Summary and recommendations
The GMDB departs from past practices for disseminating ground motion data by making data available through a web-served database via an API. The GMDB currently stores the unified ground motion data from active tectonic and stable continental regions assembled by NGA-West2, NGA-East, Kishida et al. (2014), Ahdi et al. (2020), Wang (2020), Margaris et al. (2021), Buckreis et al. (2022, 2024b), Ramos-Sepúlveda et al. (2024), and Mohammed et al. (2025, 2024) The California portion of the database contains 49,797 multi-component records from 525 events, the CENA subset is made up of 16,405 multi-component records from 183 events, and the Mediterranean subset is made of 4403 multi-component records from 559 events.
As of this writing (June 2025), multiple efforts are ongoing to extend the GMDB, including global data from shallow crustal earthquakes in active tectonic regions as part of the NGA-West3 database (Buckreis et al., 2024c). The schema was developed with these expansions in mind; however, organizational additions and/or alterations are anticipated as the database grows. The source and site metadata compiled as part of ongoing projects, such as NGA-West3, are publicly available in the GMDB since these types of information are generally compiled from public sources. However, the ground motions and associated intensity measures are restricted pending formal release by the project.
The GMDB API is a complex product that is still routinely undergoing updates and advancements. Requests for individual tables and batches of time-series data are operational, and ongoing developments aim to provide customizable datasets containing ground metadata and intensity measures in an end-to-end computing workflow for the next generation of ground motion analytics. We encourage researchers and engineers who utilize the GMDB to reference the specific GMDB version used and to cite all original sources of data and metadata.
Footnotes
Acknowledgements
The authors thank three anonymous reviewers for their input on this article.

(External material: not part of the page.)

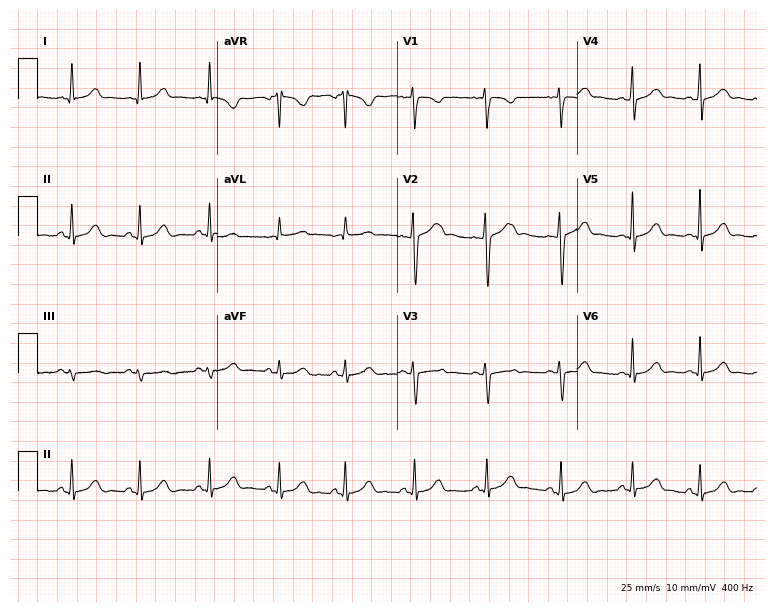
12-lead ECG from a female, 24 years old. Recorded interpretation: within normal limits.

Declaration of conflicting interests
The author(s) declared no potential conflicts of interest with respect to the research, authorship, and/or publication of this article.
Funding
The author(s) disclosed receipt of the following financial support for the research, authorship, and/or publication of this article: Funding for this study included support from the California Department of Water Resources (DWR), Agreement 4600012415; the USGS External Research Program, contract number G21AP10370 (CENA data); Pacific Gas & Electric Company (PG&E) and the California Strong Motion Instrumentation Program (CSMIP) (Ridgecrest and CSN data); the California Department of Transportation, award 65A0780 (NGA-West3); and USGS Contract G22AP00319 (SFBA data). We gratefully acknowledge this support. The views and conclusions in this paper are those of the authors and do not reflect the policy of the USGS, the State of California, or PG&E.
ORCID iDs
Data Resources
Raw time-series records were retrieved from the Incorporated Research Institutions for Seismology (IRIS) Data Management Center (https://www.iris.edu), the Center for Engineering Strong Motion Data (CESMD; https://www.strongmotioncenter.org/), the California Department of Water Resources (DWR), and from the Earthquake Data Center System of Türkiye (TDVMS; https://tdvms.afad.gov.tr/). The Community Seismic Network (CSN) waveforms were obtained from the CSN website (http://csn.caltech.edu/data). The ground motion data were processed using R (R Core Team, 2022) or gmprocess (Hearne et al., 2019; Thompson et al., 2025) with a human review GUI which is available on GitHub (https://github.com/meramossepu/HumanReviewGUI) and there is a versioned release available on Zenodo (v1.0, at the time of publication; doi: 10.5281/zenodo.10815137). The GMDB API is accessible at
, and static releases of each version are available at Buckreis et al. (2025b)Archive of an earthquake ground motion relational database (GMDB) for engineering applications. DesignSafe-CI., doi: 10.17603/ds2-w0zm-y670 v1.